### 4.2. The Fundamental Theorem of Calculus

Let x be an indefinite integral of $$\dot{x}$$, and let $$\dot{x}$$ be a continuous function (one whose graph is a single connected curve). Then

$\int_{a}^{b} \dot{x}(t) dt = x(b)-x(a) .$

The fundamental theorem is proved on page 154. The idea it expresses is that integration and differentiation are inverse operations. That is, integration undoes differentiation, and differentiation undoes integration.

#### Example 53

◊ Interpret the definite integral

$\int_{1}^{2} \frac{1}{t}dt .$

graphically; then evaluate it it both symbolically and numerically, and check that the two results are consistent.

Figure D. The definite integral $$\int_1^2 (1/t)dt$$.

◊ Figure d shows the graphical interpretation.
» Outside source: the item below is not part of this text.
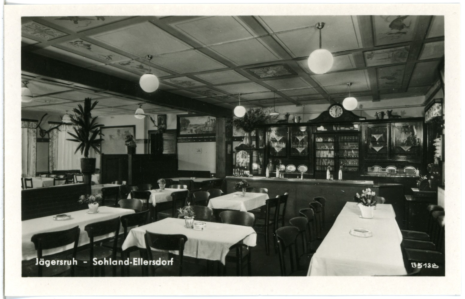 Sohland; Gasthof Jägersruh, Gastzimmer This postcard is from publisher Brück & Sohn in Meißen ( postcard has a unique number 28583 and is available in a higher resolution at the publisher. This images was uploaded in a cooperation project between Wikipedians and the publisher.

The numerical calculation requires a trivial variation on the program from example 51:

  a := 1;
b := 2;
H := 1000;
dt := (b-a)/H;
sum := 0;
t := a;
While (t<=b) [
sum := N(sum+(1/t)*dt);
t := N(t+dt);
];
Echo(sum);


The result is 0.693897243, and increasing H to 10,000 gives 0.6932221811, so we can be fairly confident that the result equals 0.693, to 3 decimal places.
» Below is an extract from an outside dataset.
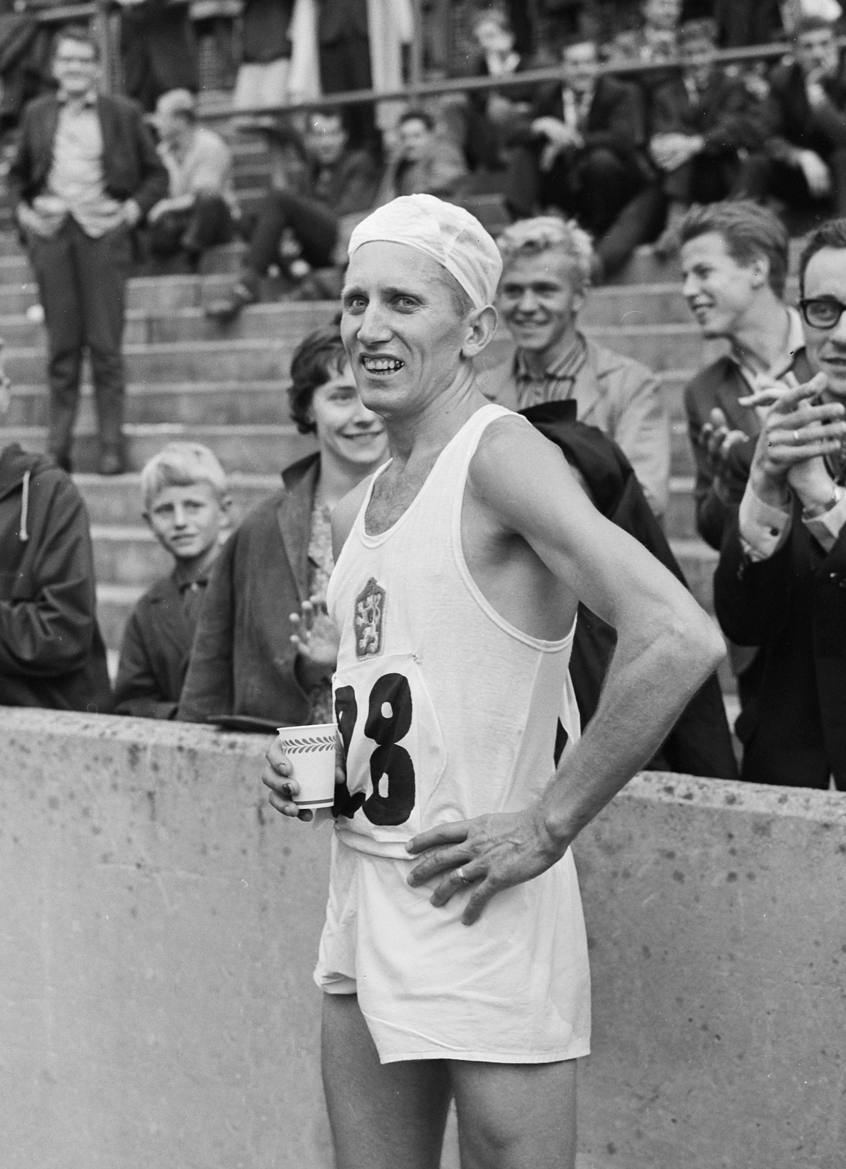 Huldiging marathon. Varlav Chudomel

Symbolically, the indefinite integral is x=ln t. Using the fundamental theorem of calculus, the area is ln 2 - ln 1 ≈ 0.693147180559945.

Judging from the graph, it looks plausible that the shaded area is about 0.7.

This is an interesting example, because the natural log blows up to negative infinity as t approaches 0, so it's not possible to add a constant onto the indefinite integral and force it to be equal to 0 at t=0. Nevertheless, the fundamental theorem of calculus still works.